Mehrere bunte Nabelschnüre, dick wie Baumstämme, hängen aus dem Schiffsbauch am Bug herab und versorgen den Neubau mit Energie. Von außen wurde die "Norwegian Prima" bereits fertig lackiert und zum Ausrüstungskai der Fincantieri Werft geschleppt. Doch wer das Innere des Stahlkoloss betritt, begibt sich in die Eingeweide eines Wesens, das erst noch ein Kreuzfahrtschiff werden will.
Die Gedärme liegen bloß, alles wirkt wie aufgeplatzt: offene Decken mit hängende Kabelschlingen und überquellenden Röhren, ein Wirrwarr am Boden. Es riecht nach kaltem Stahl, Farbe und Klebstoffen. Monteure stehen mit ihren grellen Arbeitslampen auf Gerüsten und werkeln, Fräsen kreischen, Funken sprühen.

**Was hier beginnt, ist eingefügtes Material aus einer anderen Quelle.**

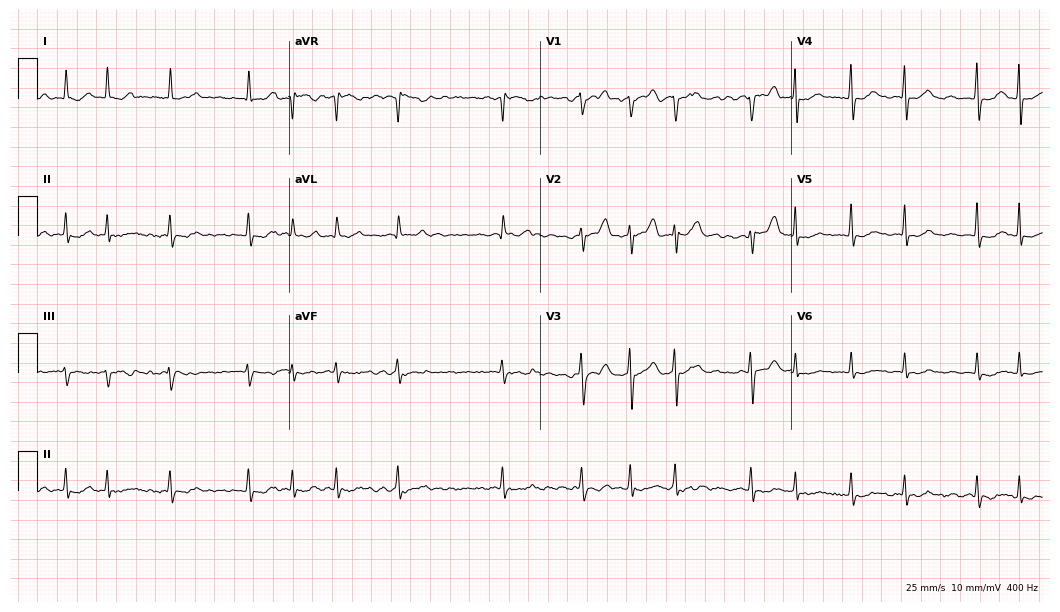
12-lead ECG (10.2-second recording at 400 Hz) from a woman, 61 years old. Findings include atrial fibrillation.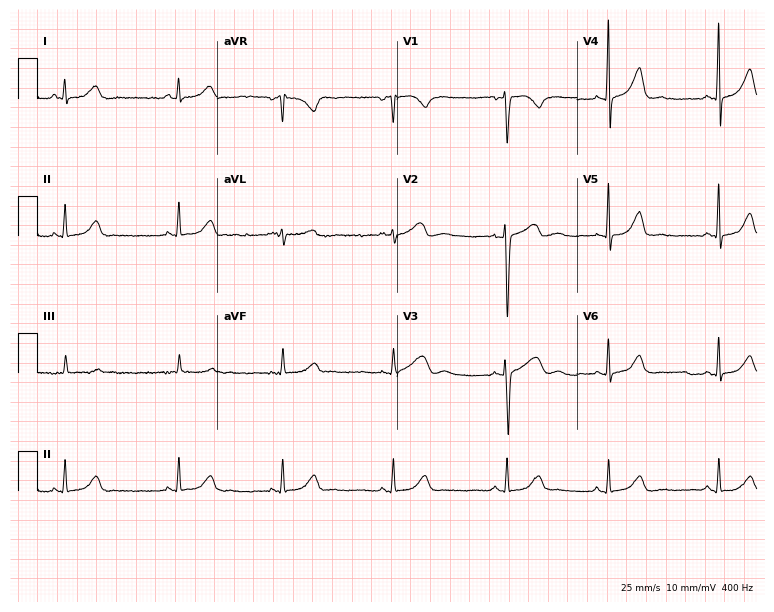
12-lead ECG (7.3-second recording at 400 Hz) from a female patient, 23 years old. Labelled as a normal ECG.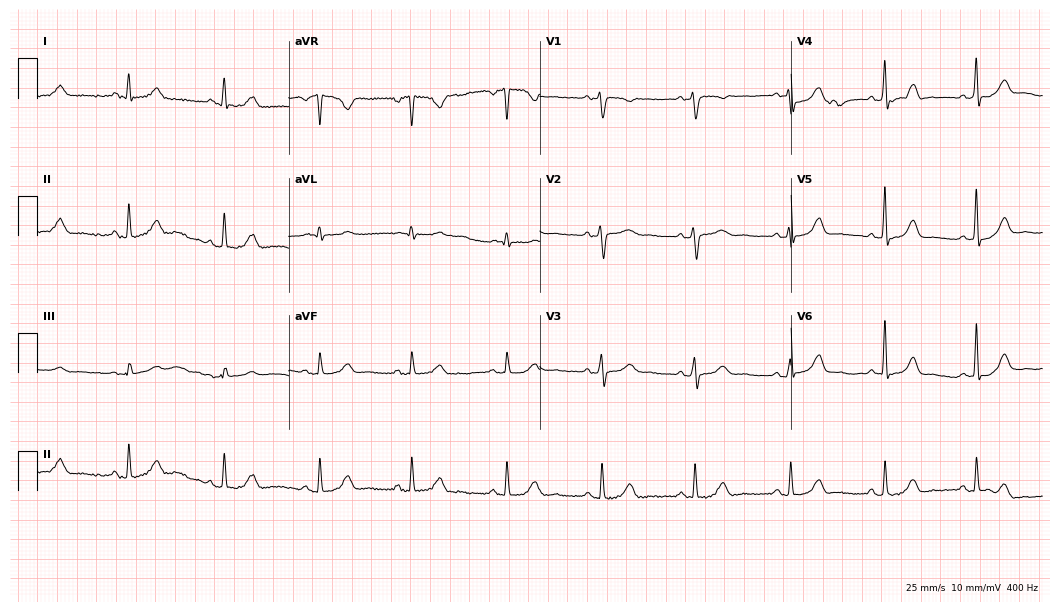
Electrocardiogram (10.2-second recording at 400 Hz), a 57-year-old female patient. Overall reading on record: normal ECG.

Kaum vorstellbar, dass dieses Schiff schon am 15. April zu einer ersten Testfahrt in die Adria auslaufen soll. "Wir haben vier Millionen Meter an Kabeln bereits verlegt", sagt Antonio Quintano, der Werft-Chef, beim Rundgang. Für Fincantieri ist die "Prima" nicht irgendein Neubau, sondern der Prototyp einer neuen Schiffsklasse.
Die "Norwegian Prima" ist erst der Anfang
Die in Miami beheimatete US-Reederei Norwegian Cruise Line (NCL), bisher Kunde bei der Meyer Werft in Papenburg, hat gleich sechs Exemplare bestellt. Bis 1927 wird jedes Jahr ein neues Schiff in Dienst gestellt. Bereits im Juni 2023 soll die "Norwegian Viva" folgen, die zurzeit im benachbarten Trockendock entsteht.
Im Gegensatz zu den Schiffen der Breakaway Plus Class, wie zum Beispiel der 165.157 BRZ großen "Norwegian Escape" von NCL mit Kabinen für 4266 Passagiere, folgt der neue Schiffstyp nicht dem Trend zu noch größeren Megalinern, sondern fällt kleiner aus: Die Tonnage wurde auf 142.500 BRZ reduziert mit Platz für 3250 Kreuzfahrtgäste.

Statt auf Quantität setzt NCL auf Qualität, nicht nur bei der Restaurant-Vielfalt und den Kunstwerken – unter anderem mit Skulpturen von Alexander Krivosheiw an Bord.Auch beim Platzangebot geht man neue Wege: So beträgt das Platz-Gast-Verhältnis auf der "Norwegian Prima" 44,3 PSR (Passenger Space Ratio) – im Vergleich dazu "Mein Schiff 1" (PSR 37,4), "Aida Bella" (PSR 32,2) oder "Costa Smeralda" (PSR 28,1).
Heute bedarf es einer gehörigen Portion Fantasie, dass der Neubau schon in wenigen Woche zum ersten Mal in See stechen wird, während der Innenausbau immer mehr Gestalt annimmt. Im Sommer wird das Schiff nach einer geplanten Bauzeit von 27 Monaten an NCL übergeben werden.
Am 27. August wird die "Prima" von der Sängerin Katy Perry an einem ungewöhnlichen Ort getauft werden, im Hafen der isländischen Hauptstadt Reykjavik. Der Taufname ist nicht besonders glücklich gewählt, denn ein Kreuzfahrtschiff mit fast demselben Namens gibt es bereits, die 2016 in Hamburg getaufte "Prima" von Aida Cruises.